Unsupervised Learning via Meta-Learning
An overview of the paper “Unsupervised Learning via Meta-Learning”. In this paper, the authors propose a method to construct tasks from unlabeled data in an automatic way and run meta-learning over the constructed tasks. All images and tables in this post are from their paper. The authors note that when integrated with meta-learning, relatively simple task construction mechanisms, such as clustering embeddings, lead to good performance on a variety of downstream, human-specified tasks. Unlike unsupervised learning methods, meta-learning methods require large, labeled datasets and hand-specified task distributions. These dependencies are major obstacles to widespread use of these methods for few-shot classification. To overcome this, the authors propose a model such that- with only raw, unlabeled observations, the model’s goal is to learn a useful prior such that, after meta-training, when presented with a modestly-sized dataset for a human-specified task, the model can transfer its prior experience to efficiently learn to perform the new task. If we can build such an algorithm, we can enable few-shot learning of new tasks without needing any labeled data nor any pre-defined tasks. The core idea in this paper is that we can leverage unsupervised embeddings to propose tasks for a meta-learning algorithm, leading to an unsupervised meta-learning algorithm that is particularly effective as pre-training for human-specified downstream tasks.
Brief Overview of Methodology
Problem Statement
Our goal is to leverage unlabeled data for the efficient learning of a range of human-specified down- stream tasks. We only assume access to an unlabeled dataset during meta-training. After learning from the unlabeled data, which we will refer to as unsupervised meta-training, we want to apply what was learned towards learning a variety of downstream, human-specified tasks from a modest amount of labeled data, potentially as few as a single example per class. These downstream tasks may, in general, have different underlying classes or attributes (in contrast to typical semi-supervised problem assumptions), but are assumed to have inputs from the same distribution as the one from which datapoints in are drawn. In this setting, the upper bound (upper bound of the number of tasks) is assumed to be known during unsupervised meta-training. Otherwise, the values and (number of tasks, and number of samples per task) are not known apriori.
If such tasks are adequately diverse and structured, then meta-learning these tasks should enable fast learning of new, human-provided tasks.
- Random Partition: While such a scheme introduces diverse tasks, there is no structure; that is, there is no consistency between a task’s training data and query data, and hence nothing to be learned during each task, let alone across tasks.

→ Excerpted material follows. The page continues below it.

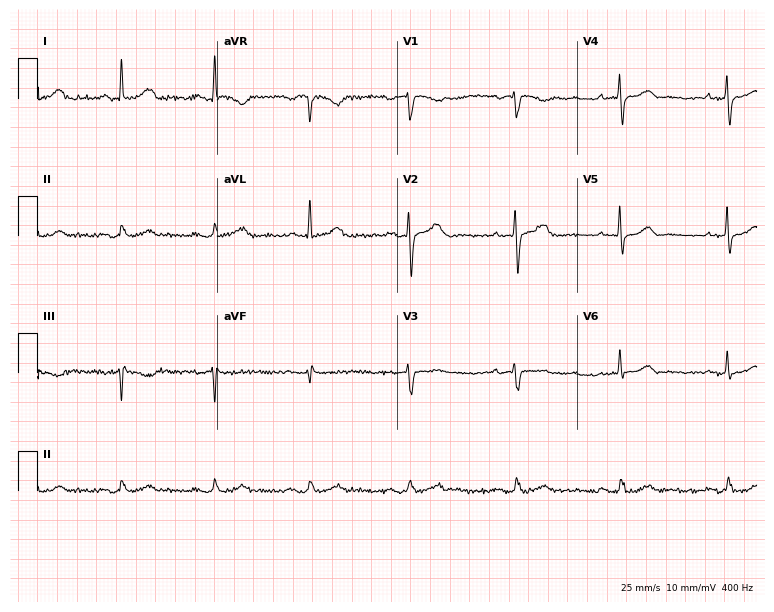
Standard 12-lead ECG recorded from a 72-year-old female patient (7.3-second recording at 400 Hz). Read as a normal ECG.

- k-means clustering: To construct tasks with structure that resembles that of human-specified labels, we need to group datapoints into consistent and distinct subsets based on salient features. However, the result of k-means is critically dependent on the metric space on which its objective is defined. Clustering in pixel-space is unappealing for two reasons: (1) distance in pixel-space correlates poorly with semantic meaning, and (2) the high dimensionality of raw images renders clustering difficult in practice.
- CACTUs: This is the proposed approach of the authors. Here, they use state-of-the-art unsupervised learning methods to produce useful embedding spaces. The KNN is run on top of this embedding space. To avoid imbalanced clusters dominating the meta-training tasks, we opt not to sample from , but instead sample clusters uniformly without replacement for each task. Here, each k-means resembles 1 task, and each cluster resembles labels.
Discussion
The authors demonstrate that meta-learning on tasks produced using simple mechanisms based on embeddings improves upon the utility of these representations in learning downstream, human-specified tasks. We can expect our method to yield better performance as the methods that produce these embedding functions improve, becoming better suited for generating diverse yet distinctive clusterings of the data. In principle, CACTUs-based meta-learning may outperform supervised meta-learning when the latter is trained on a misaligned task distribution. We leave this investigation to future work. While we have demonstrated that k-means is a broadly useful mechanism for constructing tasks from embeddings, it is unlikely that combinations of k-means clusters in learned embedding spaces are universal approximations of arbitrary class definitions.